Selon une récente étude, les véganes auraient deux fois plus de risques que les non-végétariens de souffrir de dépression. En cause, une carence en fer et en vitamine B12, garante de la stabilité de l’humeur.

A l’heure où l’idée d’une alimentation moins carnée fait son chemin en France, et où des pétitions pour des alternatives végétariennes dans les cantines et des actions coups de poing de l’association L214 pour sensibiliser à la souffrance animale se développent, une étude britannique alerte sur les carences alimentaires générées par ce type d’alimentation. Celles-ci seraient à l’origine de dépressions, deux fois plus fréquentes chez les personnes au régime alimentaire exclusivement végétal que chez les consommateurs de viande.

Un trouble qui touche plus les véganes que les végétariens

La faute à une carence plus importante en fer et en vitamine B12, selon l’étude publiée en anglais dans la revue britannique Journal of Affective Disorders qui a été menée sur près de 10 000 hommes dont 350 végétariens ou végétaliens. Ces éléments sont en effet essentiels au bon fonctionnement neuronal et jouent également un rôle dans la régulation de l’humeur.

Or, ils sont principalement présents dans les viandes, les poissons, les crustacés, les produits laitiers et dans une moindre mesure, dans les œufs.
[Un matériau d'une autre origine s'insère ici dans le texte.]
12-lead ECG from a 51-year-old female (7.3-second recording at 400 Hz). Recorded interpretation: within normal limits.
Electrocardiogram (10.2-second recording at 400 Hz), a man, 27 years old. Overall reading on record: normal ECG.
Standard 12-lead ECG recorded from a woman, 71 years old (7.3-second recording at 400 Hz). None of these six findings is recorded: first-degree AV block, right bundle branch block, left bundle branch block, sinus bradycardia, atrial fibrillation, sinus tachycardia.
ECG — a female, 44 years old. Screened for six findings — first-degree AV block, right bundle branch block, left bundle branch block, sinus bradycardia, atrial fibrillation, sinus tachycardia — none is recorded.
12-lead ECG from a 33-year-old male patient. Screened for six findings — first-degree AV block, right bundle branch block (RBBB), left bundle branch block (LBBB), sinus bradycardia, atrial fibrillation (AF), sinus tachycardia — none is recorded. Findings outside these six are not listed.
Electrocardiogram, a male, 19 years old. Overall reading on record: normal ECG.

Cette carence est par conséquent beaucoup plus fréquente chez les véganes, qui excluent de leur alimentation les produits issus de l’exploitation animale (50 % souffrent d’une carence en vitamine B12) que chez les végétariens, qui eux, consomment généralement œufs et produits laitiers (seuls 7 % souffrent d’une carence en vitamine B12).

Privilégiez l’oméga 3

D’autres facteurs de risque de troubles de l’humeur sont également pointés du doigt par les chercheurs : un excès d’oméga 6, que l’on trouve en grande quantité dans certaines noix (noix de Grenoble et noix du Brésil) ou un taux élevé en phyto-oestrogènes, issus d’une alimentation riche en légumineuses, légumes et soja.

Mais les alternatives à la viande ne sont pas toutes à proscrire. L’étude souligne en effet, dans un premier temps, que les régimes végétariens sont associés à des bienfaits non négligeables sur la santé, en réduisant par exemple le risque de développer des maladies cardio-vasculaires. Et pour pallier les effets de ces manques en fer et en vitamine B12, les chercheurs préconisent de consommer des acides gras essentiels (oméga 3), « bons pour le moral ». Ils sont notamment présents dans les graines de lin, les graines de chia, dans la mâche, les amandes, l’huile de colza ou encore certains poissons gras.
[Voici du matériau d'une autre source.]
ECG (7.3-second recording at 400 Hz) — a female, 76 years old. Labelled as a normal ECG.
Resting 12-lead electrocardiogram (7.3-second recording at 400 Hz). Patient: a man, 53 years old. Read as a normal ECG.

Une réserve cependant, et de taille : l’étude ne porte que sur des hommes. Or, les chiffres, en termes de carence, pourraient être encore plus importants s’ils s’intéressaient aux femmes. Elles ont besoin en effet d’apports journaliers en fer et en vitamine B12 plus conséquents que les hommes (18 mg de fer par jour de la puberté à la ménopause contre 8 mg de fer pour les hommes). Sans parler des femmes enceintes, dont les recommandations en fer atteignent 27 mg par jour pour le bon développement neuronal du fœtus.